Bessent, Trump’ın “rezerv para birimi olarak ABD dolarının yanında durduğunu” ileri sürdü ve “Rezerv para birimi piyasaya bağlı olarak inip çıkabilir. İyi ekonomi politikalarınız varsa, doğal olarak güçlü bir dolara sahip olacağınıza inanıyorum,” dedi.

Bessent, gümrük vergisi hedefinin “pazarlık için” olduğunu savundu

Trump adına konuşmadığı konusunda uyarıda bulunan Bessent, eski başkanın tüm mallara yüzde 20’ye varan genel vergiler de dahil olmak üzere ithalata kapsamlı gümrük vergileri uygulama taahhüdünü de savundu.

Ekonomist, bunların ticaret ortaklarıyla görüşmelerde muhtemelen yumuşatılacak “maksimalist” pozisyonlar olduğunu söyledi.

Bessent, “Benim genel görüşüm, günün sonunda onun bir serbest ticaret yanlısı olduğu yönünde. Gerilimi düşürmek için gerilimi tırmandırıyor,” dedi.

Bessent ayrıca, Trump’ın yeni bir Fed başkanı atayacağını fakat bağımsızlığına müdahale etmeyeceğini de sözlerine ekledi.

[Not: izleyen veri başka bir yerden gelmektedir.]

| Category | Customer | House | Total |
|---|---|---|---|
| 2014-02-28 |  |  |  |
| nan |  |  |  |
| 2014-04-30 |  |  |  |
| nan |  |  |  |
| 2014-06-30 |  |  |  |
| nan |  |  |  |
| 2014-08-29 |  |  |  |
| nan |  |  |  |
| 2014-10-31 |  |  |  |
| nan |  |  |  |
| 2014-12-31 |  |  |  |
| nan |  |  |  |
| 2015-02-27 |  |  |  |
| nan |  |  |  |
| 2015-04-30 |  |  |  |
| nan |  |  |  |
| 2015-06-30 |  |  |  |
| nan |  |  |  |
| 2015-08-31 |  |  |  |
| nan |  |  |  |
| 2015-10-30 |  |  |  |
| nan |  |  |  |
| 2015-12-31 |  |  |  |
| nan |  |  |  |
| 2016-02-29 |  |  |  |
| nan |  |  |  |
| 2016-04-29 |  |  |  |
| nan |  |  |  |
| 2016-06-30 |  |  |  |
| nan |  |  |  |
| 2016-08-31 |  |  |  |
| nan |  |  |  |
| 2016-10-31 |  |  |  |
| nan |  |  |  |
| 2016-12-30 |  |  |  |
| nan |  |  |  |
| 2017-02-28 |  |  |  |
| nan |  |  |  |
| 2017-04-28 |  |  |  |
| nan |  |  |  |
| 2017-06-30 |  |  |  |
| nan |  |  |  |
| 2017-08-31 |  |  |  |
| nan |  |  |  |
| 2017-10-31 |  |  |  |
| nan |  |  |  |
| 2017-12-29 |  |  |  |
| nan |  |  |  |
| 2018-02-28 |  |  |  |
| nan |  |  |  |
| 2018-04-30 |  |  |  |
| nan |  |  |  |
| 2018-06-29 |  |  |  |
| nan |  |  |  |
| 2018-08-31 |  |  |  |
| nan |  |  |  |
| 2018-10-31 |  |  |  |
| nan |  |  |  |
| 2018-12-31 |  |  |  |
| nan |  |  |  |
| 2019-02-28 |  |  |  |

Eski başkanın ikinci kez seçilmesi halinde merkez bankasını “siyasallaştırmasından” korkuluyor. Bessent ise, “Görüşlerini açıklayacaktır. Bence Trump’ın farkı bir iş adamı olması ve ekonomiden anlaması,” iddiasında bulundu.

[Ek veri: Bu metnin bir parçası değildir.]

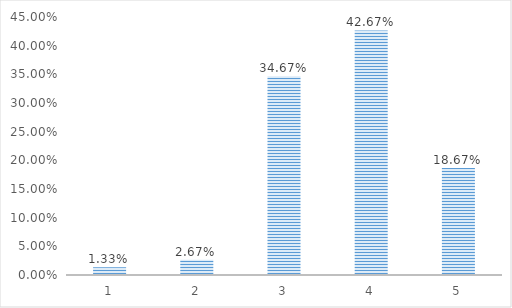
| Category | Series 0 |
|---|---|
| 1.0 | 0.013 |
| 2.0 | 0.027 |
| 3.0 | 0.347 |
| 4.0 | 0.427 |
| 5.0 | 0.187 |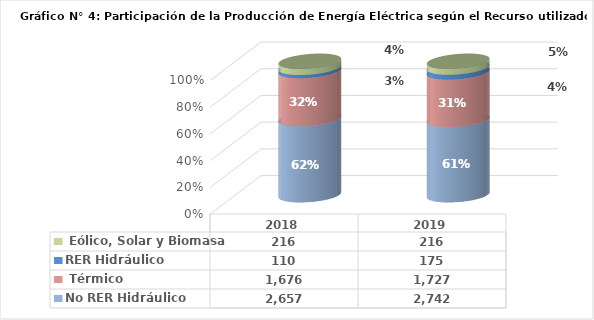
| Category | No RER | RER |
|---|---|---|
| 2018.0 | 1676.41 | 215.644 |
| 2019.0 | 1726.972 | 215.883 |

Trump’ın ekonomi danışmanı yıllarca Soros için çalıştı

Güney Carolina’da yaşayan Bessent, Soros’tan aldığı 2 milyar dolarla küresel makro yatırım şirketi Key Square Group’u kurdu.

Bessent 1990’larda Soros Fon Yönetimi’nin Londra ofisini yönetti ve İngiliz sterlinine karşı 1 milyar dolardan fazla kâr getiren bir yatırımın yapılmasına yardımcı oldu.

2011’den 2015’e kadar Soros’un aile ofisinde baş yatırım sorumlusu olarak çalıştı ve Japon yenine karşı bahis oynayarak bir başka başarı kazandı.

Bessent, Soros için çalıştığı için Cumhuriyetçilerden herhangi bir şüpheyle karşılaşmadığını söyledi. Trump’ın danışmanı, “George karmaşık sistemlerin nasıl hızlandığını ya da bozulduğunu anlamakta çok başarılı. Bence bu benim de güçlü yanım. Ne yazık ki [Soros] bunu siyasi arenaya da taşıdı,” dedi.

ABD’yi “Avrupa gibi bir ekonomi” yapmamak istiyor

Bessent kendisini, diğer konuların yanı sıra dış ticaret konusunda da anlaşmazlık yaşayan geleneksel ve milliyetçi muhafazakârlıklar arasında bir “köprü” olarak gördüğünü söyledi.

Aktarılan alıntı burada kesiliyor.